Protesters have previously used such pipes to direct the trajectory of fireworks.

A Muslim witness accused police of entering the mosque much further than would have been needed to close the doors and of causing damage, saying prayer mats were partially burned.

Police said calm later returned to the mosque complex, though clashes continued outside in the narrow alleyways of Jerusalem’s Old City, with authorities firing tear gas and stun grenades.

The Palestinian Red Crescent said 20 people required hospital treatment.

“The police went inside and we are prevented from entering,” Khadijeh Khweis, who said she is a member of one of the two Muslim groups banned last week, told AFP amid the protests in the Old City.

“They are chasing us with (stun) grenades and it’s been like that since the morning. We could only pray in front of the doors (leading to the complex).”

An AFP journalist saw a number of people being detained and heavy police deployments in the Old City. Several news photographers, including one from AFP, were kicked and hit by Israeli police seeking to push back crowds.

Abbas said sites such as Al-Aqsa constituted a “red line,” adding that “we will not allow attacks against our holy places.”

“The presidency strongly condemns the attack by the occupier’s military and police against the Al-Aqsa mosque and the aggression against the faithful who were there,” a statement from his office said.

Erdan, the Israeli minister, said “these serious incidents must lead us to reflect on the existing arrangements” at the compound, venerated by Jews as the Temple Mount.

“It is unthinkable that Muslim rioters transform this holy place into a battlefield,” he said. “We will ensure that the status quo is preserved.”

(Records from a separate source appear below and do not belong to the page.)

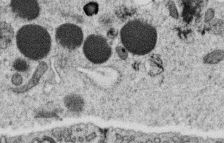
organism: C. elegans
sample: C. elegans oocyte; sperm cells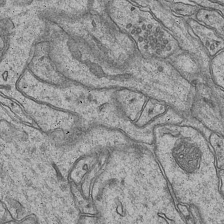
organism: Mouse
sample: CA1 Hippocampus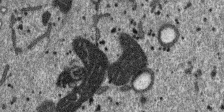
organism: Human
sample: Lung epithelial cells infected with SARS-CoV-2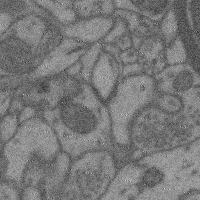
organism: Mouse
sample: Cerebral cortex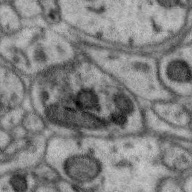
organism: Zebra finch
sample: Brain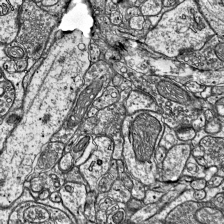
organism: Mouse
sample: Visual Cortex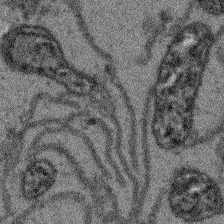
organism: Arabidopsis thaliana
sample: Root tip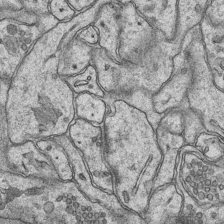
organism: Mouse
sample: CA1 Hippocampus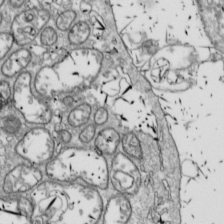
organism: Drosophila
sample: Cell division; meiosis; drosophila spermatocytes

Non-Muslims are allowed to visit the compound, but Jews are forbidden from praying or displaying national symbols for fear of triggering tensions with Muslim worshippers.

Muslims fear Israel will seek to change rules governing the site, with far-right Jewish groups pushing for more access and even efforts by fringe organisations to erect a new temple.

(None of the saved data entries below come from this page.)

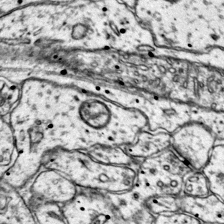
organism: Mouse
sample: Primary visual cortex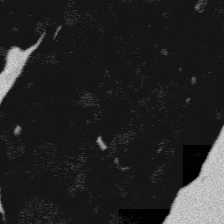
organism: Platynereis dumerilii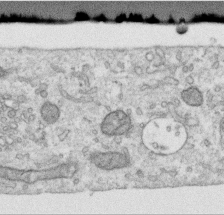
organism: Human
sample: Centriole in RPE cells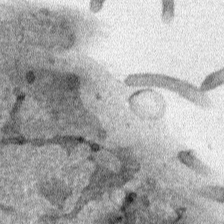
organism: Human
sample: Mitochondria in HCT116 cells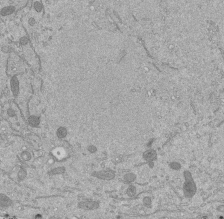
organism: Mouse
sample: ED-1 cell nuclei; centrioles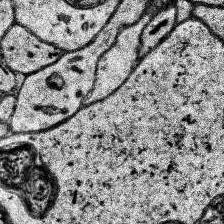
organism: Human
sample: Temporal Lobe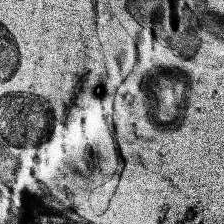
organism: Human
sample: Temporal Lobe

The defence minister’s move last week banned the Murabitat and Murabitun groups, which his office said were “a main factor in creating the tension and violence” at the mosque compound.

Israel seized east Jerusalem, where Al-Aqsa is located, in the Six Day War of 1967 and later annexed it in a move never recognised by the international community.

The mosque compound is the site of frequent clashes.

In late July, Israeli police entered Al-Aqsa as they clashed with Muslims angered by Jews’ access to the compound on an annual day of Jewish mourning.

The July incident marked the first time Israeli security forces had entered the mosque since November, when clashes with worshippers also erupted.